By the time he recorded This is the Moment!, Dorham was a well-established recording and performing artist whose fifteen-year career included work with Charlie Parker and Max Roach as well as time spent leading his own combos. According to the notes to the original release, written by producer Orrin Keepnews, Dorham first sang with Dizzy Gillespie’s big band in the mid-1940s, making a brief appearance centre-stage each night to sing a blues, but soon abandoned this role to concentrate on playing trumpet. A dozen years later, following lessons in phrasing, breath control and similar skills, Dorham felt confident enough to suggest the idea of a vocal album to Keepnews, who listened to him “[sing] his way lightly through a couple of numbers” and was immediately “convinced [by this] new, different and wonderfully swinging jazz singer …”

Dorham recorded with a top-quality band: 25-year-old Curtis Fuller on trombone, Cedar Walton (making his recording debut) on piano, Sam Jones on bass and Charlie Persip on drums (replaced on three tracks by G.T. Hogan). Dorham and Fuller play muted instruments throughout, the resulting sounds are tonally suited to Dorham’s voice, complementing rather than competing with the vocals.
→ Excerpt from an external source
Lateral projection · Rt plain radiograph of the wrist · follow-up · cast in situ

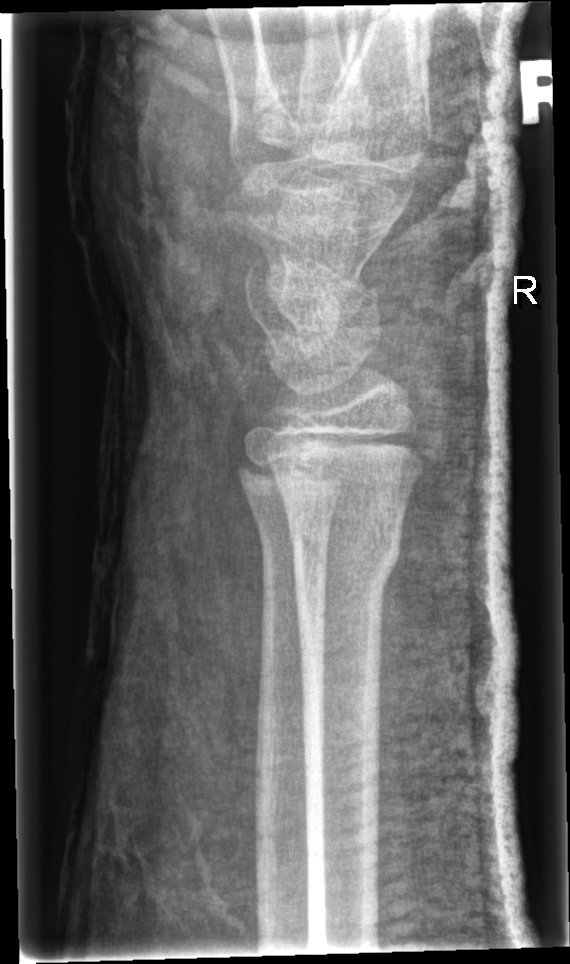
AO/OTA classification: 23r-M/3.1.
Bone fracture — bbox(284, 510, 406, 589).

Instrumentally, these musicians ensure that this album has much to offer fans of late-50s small-band jazz, whether it’s the full-on, raucous, swing of “From This Moment On,” featuring G.T. Hogan, the blues of “Since I Fell for You” or the seductive “Angel Eyes.”

Which leaves one notable element of the sound for consideration — Dorham’s singing. Keepnews’ somewhat hyperbolic description, with its references to “light staccato swing,” “easy grace” and “subtle twists of phrasing” give the singer much to live up to and set the highest of expectations for the listener. Dorham’s voice makes for pleasant listening, mostly characterised by warmth, sometimes reminiscent of Chet Baker. On “Since I Fell for You” he displays a talent for blues in the laid-back style of Mose Allison rather than the more raucous blues shouters. On “Angel Eyes” he demonstrates a romantic approach. Occasional attempts to instil some drama, such as at the end of “Golden Earrings,” are less successful, but few in number. Maybe Keepnews’ description of Dorham’s voice as “highly individual” is the most accurate of them all. Such a description covers a multitude of possibilities of course, from Billie Holiday to Captain Beefheart and Tom Waits: Dorham’s individuality is warm, welcoming and heartfelt, it just never quite lives up to his producer’s hype. This is the Moment! Kenny Dorham Sings and Plays didn’t announce the arrival of a great new jazz vocalist, but there’s still plenty of enjoyment to be found here.